Describes the emerging big data stack and says:

The competitive axes and representative technologies on the Big Data stack are illustrated here. At the bottom tier of data, free tools are shown in red (MySQL, Postgres, Hadoop), and we see how their commercial adaptations (InfoBright, Greenplum, MapR) compete principally along the axis of speed; offering faster processing and query times. Several of these players are pushing up towards the second tier of the data stack, analytics. At this layer, the primary competitive axis is scale: few offerings can address terabyte-scale data sets, and those that do are typically proprietary. Finally, at the top layer of the big data stack lies the services that touch consumers and businesses. Here, focus within a specific sector, combined with depth that reaches downward into the analytics tier, is the defining competitive advantage.

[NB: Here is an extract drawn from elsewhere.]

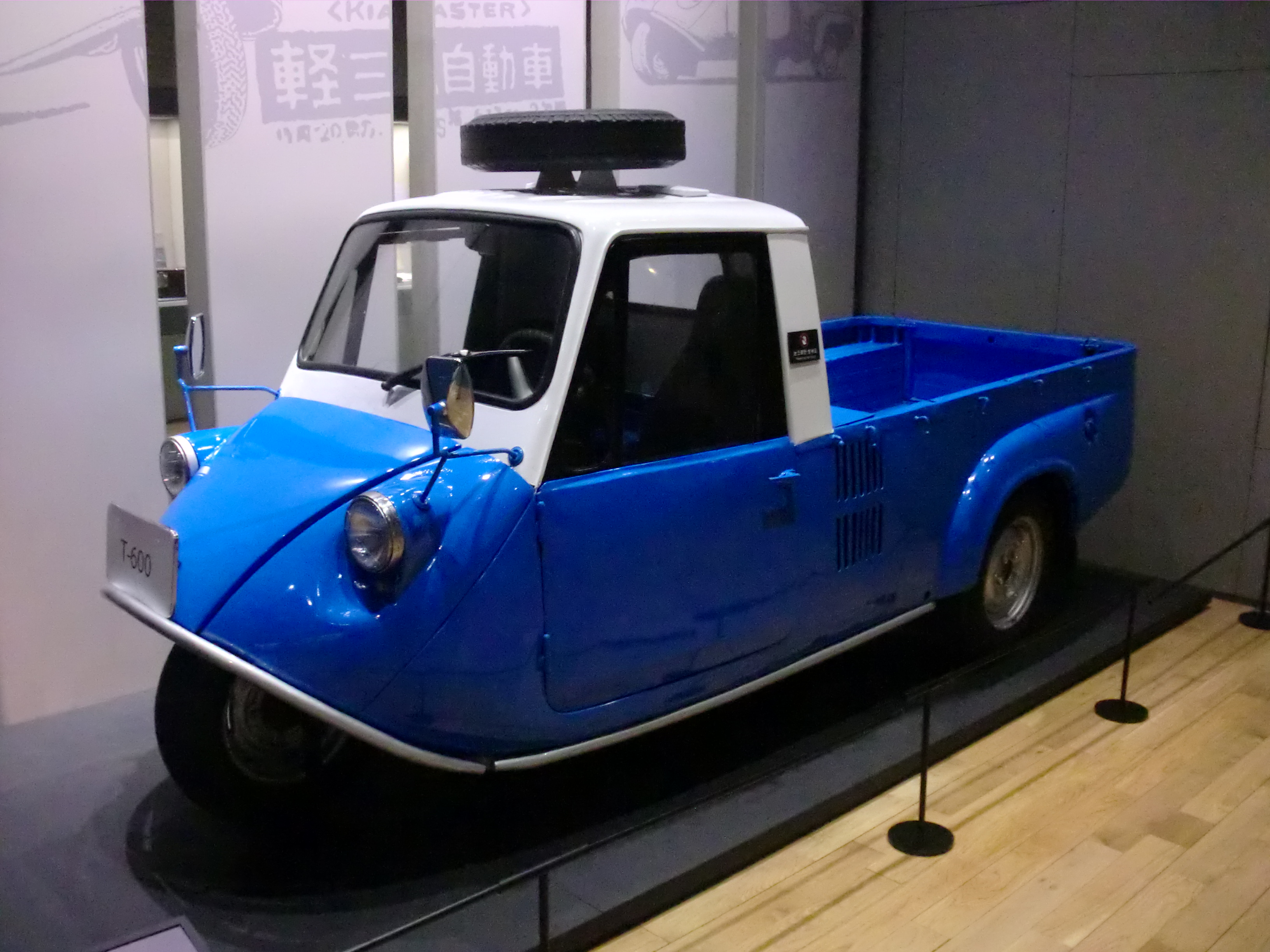 대한민국 역사관에 전시되어 있는 기아 T600

The future isn’t going to be getting users to develop topic maps but your use of topic maps (and other tools) to create data products of interest to users.

Think of it as being the difference between selling oil change equipment versus being the local Jiffy Lube. (Sorry, for non-U.S. residents, Jiffy Lube is a chain of oil change and other services. Some 2,000 locations in the North America.) I dare say that Jiffy Lube and its competitors do more auto services than users of oil change equipment.

Integration Imperatives Around Complex Big Data

Filed under: BigData,Data as Service (DaaS),Data Integration,Marketing — Patrick Durusau @ 6:52 pm

Integration Imperatives Around Complex Big Data

  • Informatica Corporation (NASDAQ: INFA), the world’s number one independent provider of data integration software, today announced the availability of a new research report from the Aberdeen Group that shows how organizations can get the most from their data integration assets in the face of rapidly growing data volumes and increasing data complexity.
  • Entitled: Future Integration Needs: Embracing Complex Data, the Aberdeen report reveals that:
    • Big Data is the new reality – In 2010, organizations experienced a staggering average data volume growth of 40 percent.
    • XML adoption has increased dramatically – XML is the most common semi-structured data source that organizations integrate. 74 percent of organizations are integrating XML from external sources. 66 percent of organizations are integrating XML from internal sources.
    • Data complexity is skyrocketing – In the next 12 months enterprises plan to introduce more complex unstructured data sources – including office productivity documents, email, web content and social media data – than any other data type.
    • External data sources are proliferating – On average, organizations are integrating 14 external data sources, up from 11 a year ago.
    • Integration costs are rising – As integration of external data rises, it continues to be a labor- and cost-intensive task, with organizations integrating external sources spending 25 percent of their total integration budget in this area.
  • For example, according to Aberdeen, organizations that have effectively integrated complex data are able to:
    • Use up to 50 percent larger data sets for business intelligence and analytics.
    • Integrate twice as successfully external unstructured data into business processes (40 percent vs. 19 percent).
    • Deliver critical information in the required time window 2.5 times more often via automated data refresh.
    • Slash the incidence of errors in their data almost in half compared to organizations relying on manual intervention when performing data updates and refreshes.
    • Spend an average of 43 percent less on integration software (based on 2010 spend).
    • Develop integration competence more quickly with significantly lower services and support expenditures, resulting in less costly business results.

I like the 25% of data integration budgets being spend on integrating external data. Imagine making that easier for enterprises with a topic map based service.

Maybe “Data as service (DaaS)” will evolve from simply being data delivery to dynamic integration of data from multiple sources. Where currency, reliability, composition, and other features of the data are on a sliding scale of value.